The Biosense Webster ESOPHASTAR™ Esophageal Mapping Catheter is a mapping catheter to be used exclusively for anatomically mapping points within the esophagus using CARTO™ Navigation System technology to indicate the relative anatomical relationship between the esophagus and posterior wall of the left atrium. The EsophaStar is intended to be used in addition to other tools and techniques used to assist the physician in obtaining generalized location information of the esophagus with respect to the heart. The device is introduced through the patient's nose or throat into the esophagus.
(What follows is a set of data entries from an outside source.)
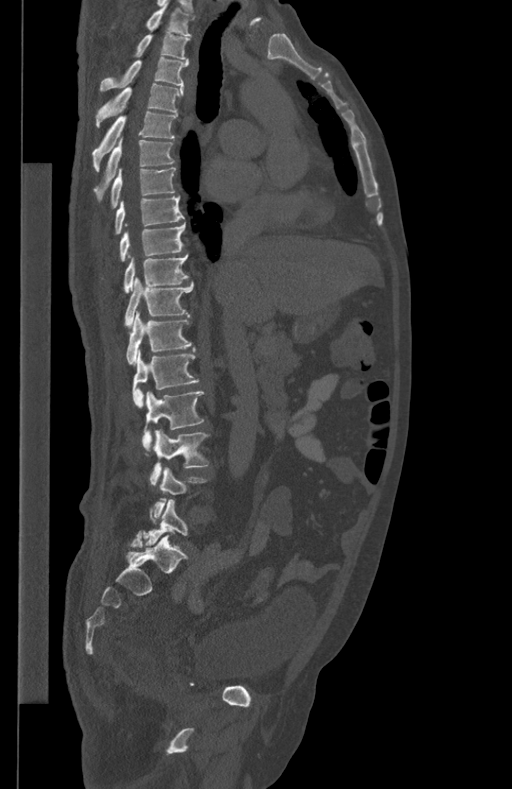
CT, spine — sagittal view — W/L 1800/400 HU — 512x789 px
Box edges are left/top/right/bottom in pixels.
Vertebra bounding boxes:
- T1: left=145, top=1, right=195, bottom=36
- T2: left=133, top=33, right=190, bottom=58
- T3: left=100, top=57, right=189, bottom=90
- T4: left=95, top=84, right=183, bottom=126
- T5: left=92, top=110, right=178, bottom=170
- T6: left=93, top=138, right=175, bottom=200
- T7: left=110, top=167, right=176, bottom=208
- T8: left=114, top=195, right=183, bottom=235
- T9: left=119, top=223, right=185, bottom=261
- T10: left=124, top=254, right=189, bottom=292
- T11: left=124, top=278, right=194, bottom=327
- T12: left=126, top=311, right=191, bottom=364
- L1: left=132, top=348, right=198, bottom=408
- L2: left=143, top=392, right=204, bottom=450
- L3: left=150, top=429, right=209, bottom=487
- L4: left=150, top=467, right=208, bottom=521
- L5: left=144, top=500, right=188, bottom=545
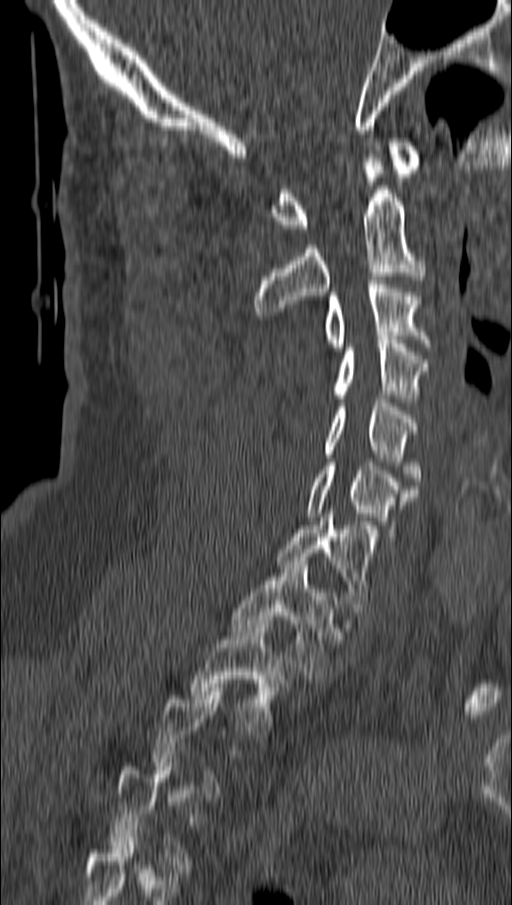

Computed tomography of the spine. 162 mm wide. sagittal reformat
In the table, x1 and y1 are a box's top-left corner and x2 and y2 its bottom-right corner, in pixels.
A vertebra is boxed only from the first to the last slice where its cross-section is at least a third of its largest; slices outside that range leave it without a box.
| vertebra | x1 | y1 | x2 | y2 |
|---|---|---|---|---|
| T2 | 191 | 620 | 285 | 734 |
| T1 | 232 | 561 | 335 | 679 |
| C7 | 276 | 514 | 373 | 607 |
| C6 | 308 | 462 | 417 | 540 |
| C5 | 323 | 399 | 420 | 485 |
| C4 | 333 | 336 | 427 | 402 |
| C3 | 323 | 280 | 430 | 351 |
| C2 | 254 | 154 | 424 | 315 |
| C1 | 273 | 138 | 422 | 232 |
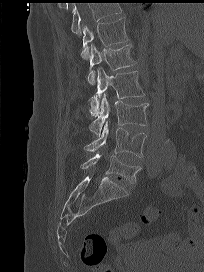
CT, spine · sagittal reformat · bone window · 204x272 px
Box edges are left/top/right/bottom in pixels. Vertebrae that run past the top of the scan are left unlabeled. Vertebrae labeled: T12 at left=80, top=16, right=128, bottom=59, L1 at left=88, top=44, right=136, bottom=84, L2 at left=89, top=67, right=145, bottom=116, L3 at left=89, top=93, right=148, bottom=135, L4 at left=84, top=120, right=146, bottom=157, L5 at left=80, top=153, right=141, bottom=184.
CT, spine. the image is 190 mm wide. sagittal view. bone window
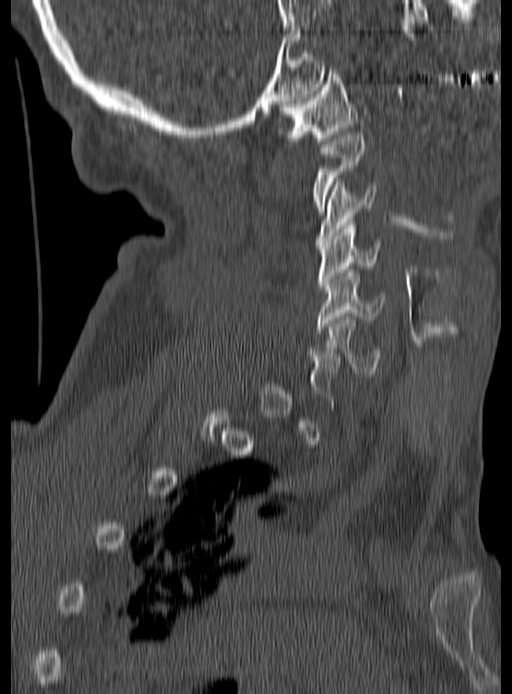

Boxes are given in columns x1, y1, x2, y2, the pixel coordinates of their top-left and bottom-right corners.
Each vertebra is boxed only on the slices from the first to the last where its cross-section reaches a third of its largest, so a slice outside that range leaves it unboxed.
| vertebra | x1 | y1 | x2 | y2 |
|---|---|---|---|---|
| C1 | 279 | 64 | 357 | 144 |
| C2 | 313 | 135 | 364 | 215 |
| C3 | 315 | 182 | 378 | 245 |
| C4 | 318 | 222 | 381 | 289 |
| C5 | 316 | 269 | 385 | 332 |
| C6 | 309 | 317 | 381 | 376 |
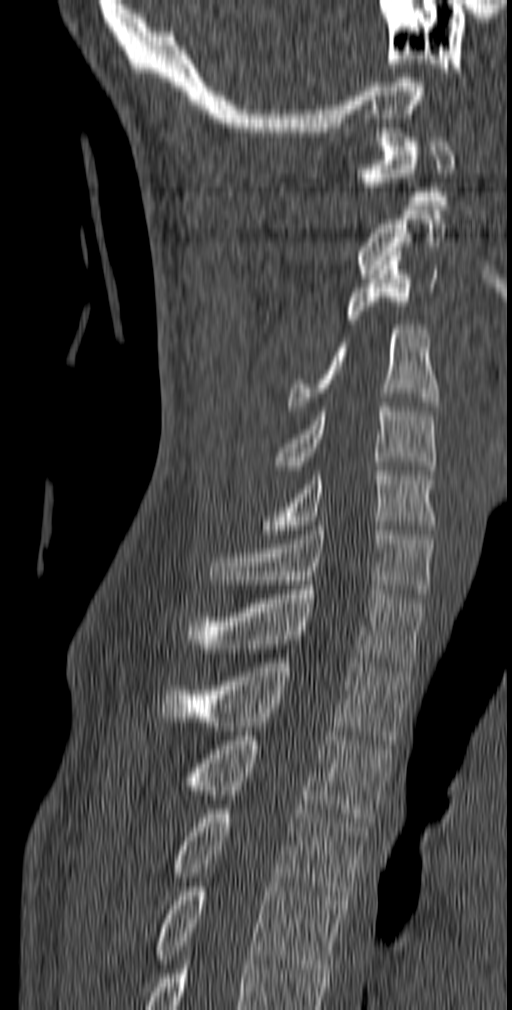
Spine computed tomography — sagittal view — 140 mm wide
Box edges are left/top/right/bottom in pixels. 12 vertebrae labeled — C1 at left=360, top=133, right=454, bottom=205; C2 at left=356, top=210, right=446, bottom=278; C3 at left=345, top=251, right=437, bottom=324; C4 at left=287, top=325, right=439, bottom=410; C5 at left=275, top=407, right=436, bottom=474; C6 at left=262, top=466, right=436, bottom=534; C7 at left=208, top=526, right=434, bottom=598; T1 at left=185, top=585, right=425, bottom=671; T2 at left=161, top=658, right=412, bottom=740; T3 at left=188, top=736, right=392, bottom=826; T4 at left=170, top=809, right=367, bottom=900; T5 at left=156, top=882, right=344, bottom=973.
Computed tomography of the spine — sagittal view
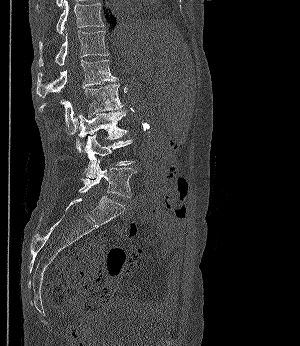
Box values are [left, top, right, bottom] in pixels.
{"vertebrae":{"T11":[39,0,103,34],"T12":[38,28,109,66],"L1":[36,60,116,98],"L2":[39,83,123,134],"L3":[78,110,127,139],"L4":[76,134,134,178],"L5":[79,159,136,197]}}
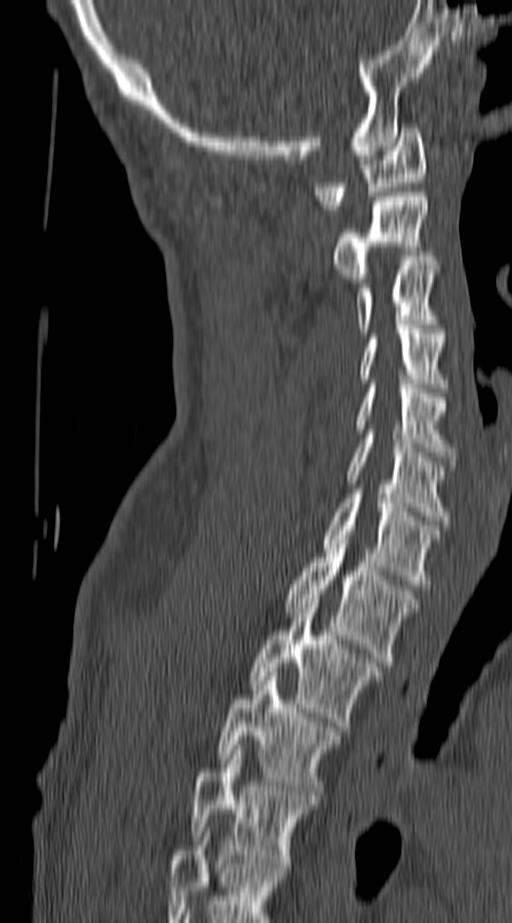

CT — sagittal reformat — the image is 140 mm wide

Columns x1, y1, x2, y2 give each box's top-left and bottom-right pixels.
This scan's labels start at C1 at the top and end at T4 at the bottom.
| vertebra | x1 | y1 | x2 | y2 |
|---|---|---|---|---|
| C1 | 316 | 123 | 425 | 209 |
| C2 | 334 | 192 | 428 | 282 |
| C3 | 355 | 261 | 438 | 333 |
| C4 | 360 | 329 | 443 | 388 |
| C5 | 356 | 384 | 454 | 456 |
| C6 | 347 | 434 | 450 | 525 |
| C7 | 323 | 489 | 439 | 584 |
| T1 | 284 | 539 | 417 | 666 |
| T2 | 250 | 599 | 381 | 726 |
| T3 | 221 | 672 | 340 | 799 |
| T4 | 192 | 745 | 315 | 868 |
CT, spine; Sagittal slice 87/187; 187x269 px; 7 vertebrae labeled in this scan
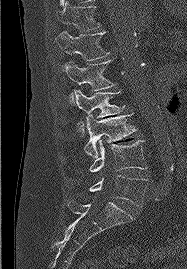 <vertebrae><v name="L5" x1="89" y1="175" x2="146" y2="207"/><v name="L4" x1="89" y1="140" x2="147" y2="172"/><v name="L3" x1="84" y1="112" x2="135" y2="157"/><v name="L2" x1="74" y1="90" x2="124" y2="136"/><v name="L1" x1="64" y1="60" x2="115" y2="105"/><v name="T12" x1="55" y1="31" x2="109" y2="66"/><v name="T11" x1="57" y1="0" x2="100" y2="31"/></vertebrae>

Once in the desired position, the device's location sensor is used to "map" the 3-D position of the catheter in the esophagus, using Biosense Webster's location software and hardware system, as the device is slowly pulled towards the initial entry port.
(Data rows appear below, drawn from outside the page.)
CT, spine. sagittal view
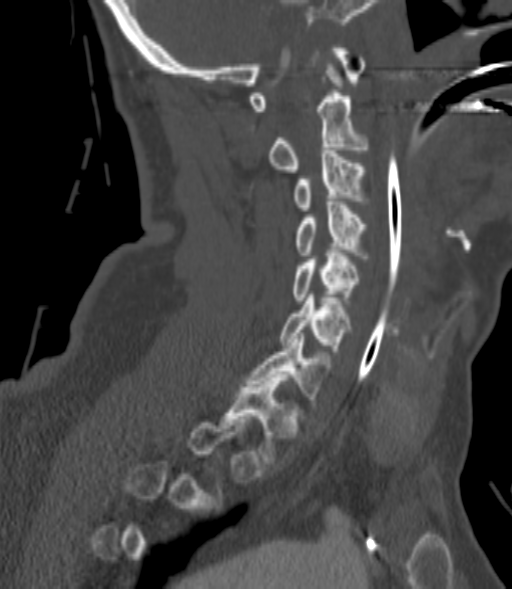
Boxes: x1:y1:x2:y2 in pixels.
A vertebra gets a box only on the slices from the first to the last where its cross-section is at least a third of its largest; on a slice outside that range it gets none.
Vertebra bounding boxes:
- C2: 270:70:366:172
- C3: 295:150:363:210
- C4: 295:202:366:258
- C5: 293:250:358:303
- C6: 280:294:348:351
- C7: 247:333:327:402
- T1: 224:378:297:460
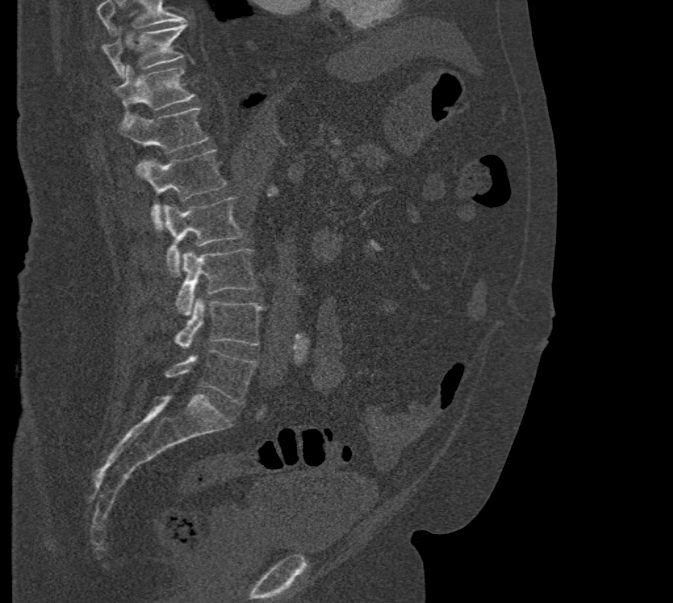
Spine CT; sagittal reformat; 471 mm across the image
A vertebra cut off by the top edge of the scan is not labeled and has no box.
<vertebrae><v name="T10" x1="101" y1="22" x2="186" y2="79"/><v name="T11" x1="112" y1="65" x2="195" y2="120"/><v name="T12" x1="118" y1="106" x2="209" y2="152"/><v name="L1" x1="137" y1="149" x2="226" y2="228"/><v name="L2" x1="162" y1="198" x2="243" y2="275"/><v name="L3" x1="176" y1="249" x2="257" y2="317"/><v name="L4" x1="175" y1="298" x2="263" y2="348"/><v name="L5" x1="166" y1="349" x2="257" y2="404"/></vertebrae>
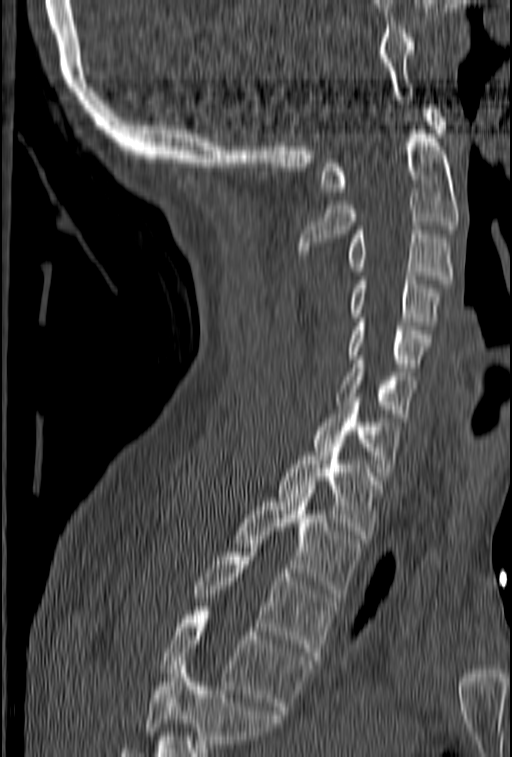

Spine computed tomography. sagittal reformat. image width 153 mm

Each vertebra maps to its box as [x1, y1, x2, y2], the pixel coordinates of its top-left and bottom-right corners.
A vertebra cut off by the bottom edge of the scan is not labeled and has no box.
{"vertebrae":{"C1":[319,105,446,191],"C2":[299,130,459,254],"C3":[346,226,452,283],"C4":[349,276,439,325],"C5":[346,318,432,371],"C6":[336,360,417,421],"C7":[312,397,402,476],"T1":[279,448,382,543],"T2":[233,489,361,597],"T3":[194,548,335,660],"T4":[161,611,312,714]}}

The ESOPHASTAR™ Esophageal Mapping Catheter is 8 F in diameter and is 125 cm long. The catheter has a flexible polyurethane shaft with an atraumatic tip section. This catheter has a magnetic location sensor embedded in the tip and, therefore, is used with the CARTO™ EP Navigation System (a magnetic field location technology) and a REFSTAR™ with QWIKPATCH™ External Reference Patch to tag the esophagus.

The provided text describes a 510(k) summary for the ESOPHASTAR™ Esophageal Mapping Catheter. Unfortunately, the document is a regulatory submission for device clearance and does not contain the specific details about a clinical study with acceptance criteria and reported device performance in the format requested.

The document states:

• "The ESOPHASTAR™ underwent bench testing and was also tested under simulated use conditions in animals. The Catheter passed all intended criteria in accordance with appropriate test criteria and standards."
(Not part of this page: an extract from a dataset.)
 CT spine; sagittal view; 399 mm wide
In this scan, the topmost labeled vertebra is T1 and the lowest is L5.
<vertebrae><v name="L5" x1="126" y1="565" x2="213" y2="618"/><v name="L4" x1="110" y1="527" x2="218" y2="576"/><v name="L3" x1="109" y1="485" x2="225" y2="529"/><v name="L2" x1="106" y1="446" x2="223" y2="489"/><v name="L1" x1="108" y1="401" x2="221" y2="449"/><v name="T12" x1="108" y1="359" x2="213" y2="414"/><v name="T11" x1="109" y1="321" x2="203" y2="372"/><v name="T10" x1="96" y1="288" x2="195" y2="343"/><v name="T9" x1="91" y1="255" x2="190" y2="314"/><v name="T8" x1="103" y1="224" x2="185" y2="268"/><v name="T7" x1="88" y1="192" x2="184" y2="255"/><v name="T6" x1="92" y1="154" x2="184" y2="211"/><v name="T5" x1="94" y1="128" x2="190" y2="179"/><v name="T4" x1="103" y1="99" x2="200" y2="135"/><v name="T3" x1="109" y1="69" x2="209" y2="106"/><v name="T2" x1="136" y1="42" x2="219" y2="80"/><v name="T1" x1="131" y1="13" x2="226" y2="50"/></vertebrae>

This indicates that internal testing was performed, and the device met its pre-defined criteria. However, the specific acceptance criteria, a table of performance, sample sizes, data provenance, expert qualifications, ground truth methods, or details about comparative effectiveness studies (MRMC) or standalone algorithm performance are not provided in this summary.

Therefore, I cannot fulfill your request for the detailed table and study information based solely on the provided text. The submission focuses on demonstrating substantial equivalence to predicate devices based on safety and effectiveness, rather than a detailed report of a clinical efficacy study against specific, quantified acceptance criteria.